La crisi di talenti nel calcio italiano è un tema molto discusso negli ultimi anni. Riguarda la difficoltà della nazionale maggiore italiana di calcio nel produrre e valorizzare giovani calciatori di altissimo livello come accadeva in passato.
Uno dei problemi principali è che nei club di Serie A giocano pochi giovani italiani. Molte squadre preferiscono acquistare giocatori stranieri già pronti piuttosto che far crescere i talenti del vivaio.

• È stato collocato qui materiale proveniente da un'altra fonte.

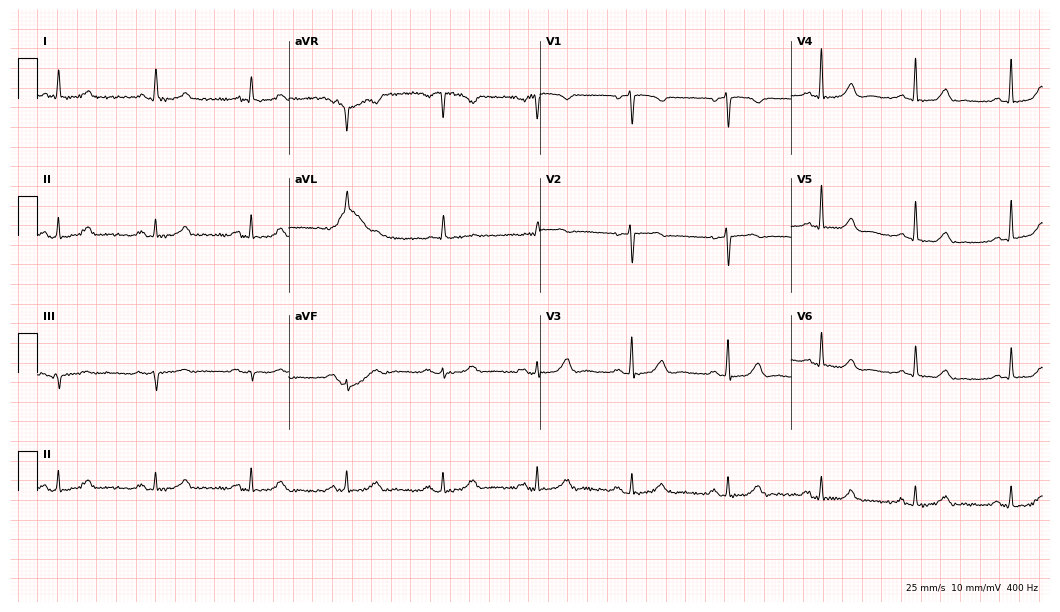
Standard 12-lead ECG recorded from a female, 68 years old. Read as a normal ECG.
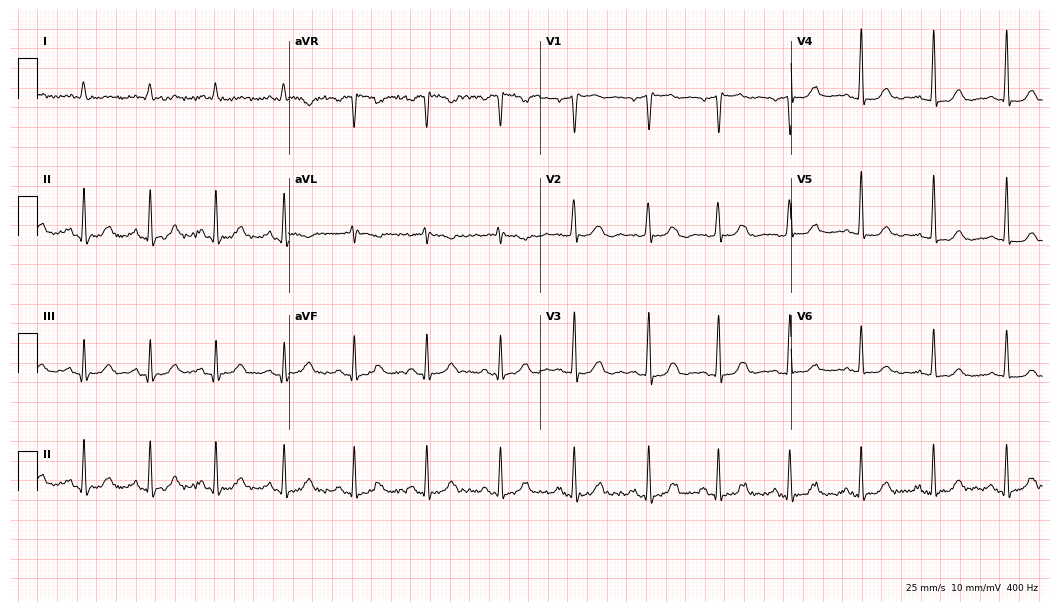
ECG (10.2-second recording at 400 Hz) — a 54-year-old male. Screened for six findings — first-degree AV block, right bundle branch block (RBBB), left bundle branch block (LBBB), sinus bradycardia, atrial fibrillation (AF), sinus tachycardia — none is recorded. Only these six findings were labelled.
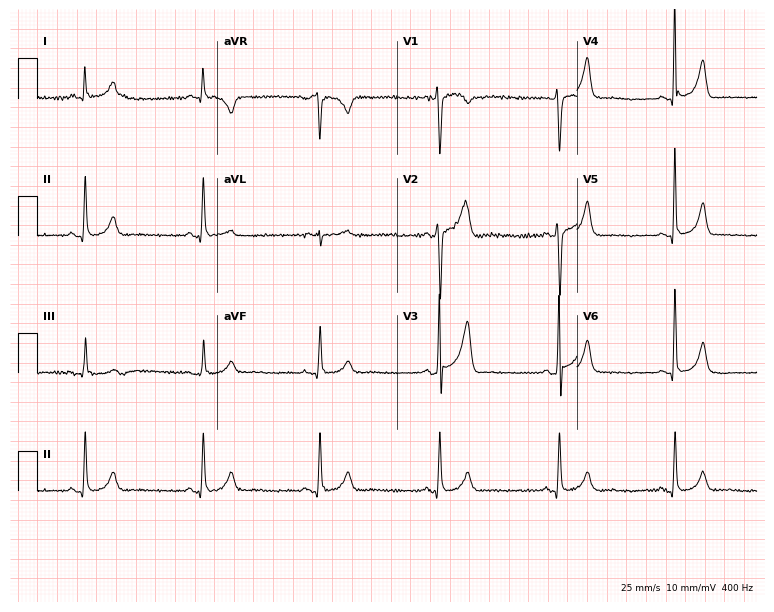
Resting 12-lead electrocardiogram (7.3-second recording at 400 Hz). Patient: a 55-year-old man. Read as a normal ECG.
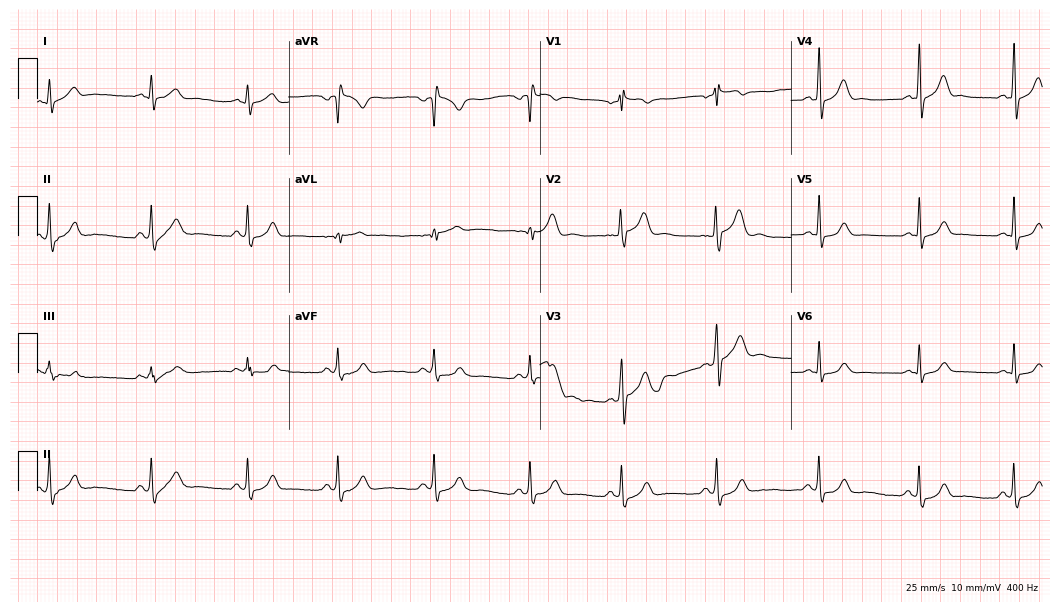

Questo accade anche perché in passato i vivai italiani producevano grandi campioni ma oggi non accade perché sono: troppo orientati al risultato meno focalizzati sulla tecnica e sulla creatività, Infatti molti allenatori di serie A lamentano una formazione troppo tattica e poco tecnica nei giovani.
Il calcio italiano ha anche problemi strutturali:
- pochi campi e strutture moderne rispetto ad altri paesi
- investimenti inferiori nei giovani rispetto a altri paesi che hanno riformato i loro sistemi giovanili negli ultimi 15–20 anni.
Un segnale forte della crisi è stata la mancata qualificazione ai Mondiali:
- 2018 FIFA World Cup
- 2022 FIFA World Cup
In sintesi la crisi dei talenti nel calcio italiano deriva da:
- poco spazio ai giovani perché non pronti per i massimi livelli
- settori giovanili resi meno produttivi
- investimenti inferiori a causa di leghe, FIGC e anche alcuni club minori
- sistema calcistico poco orientato allo sviluppo e che non ha intenzione di cambiare.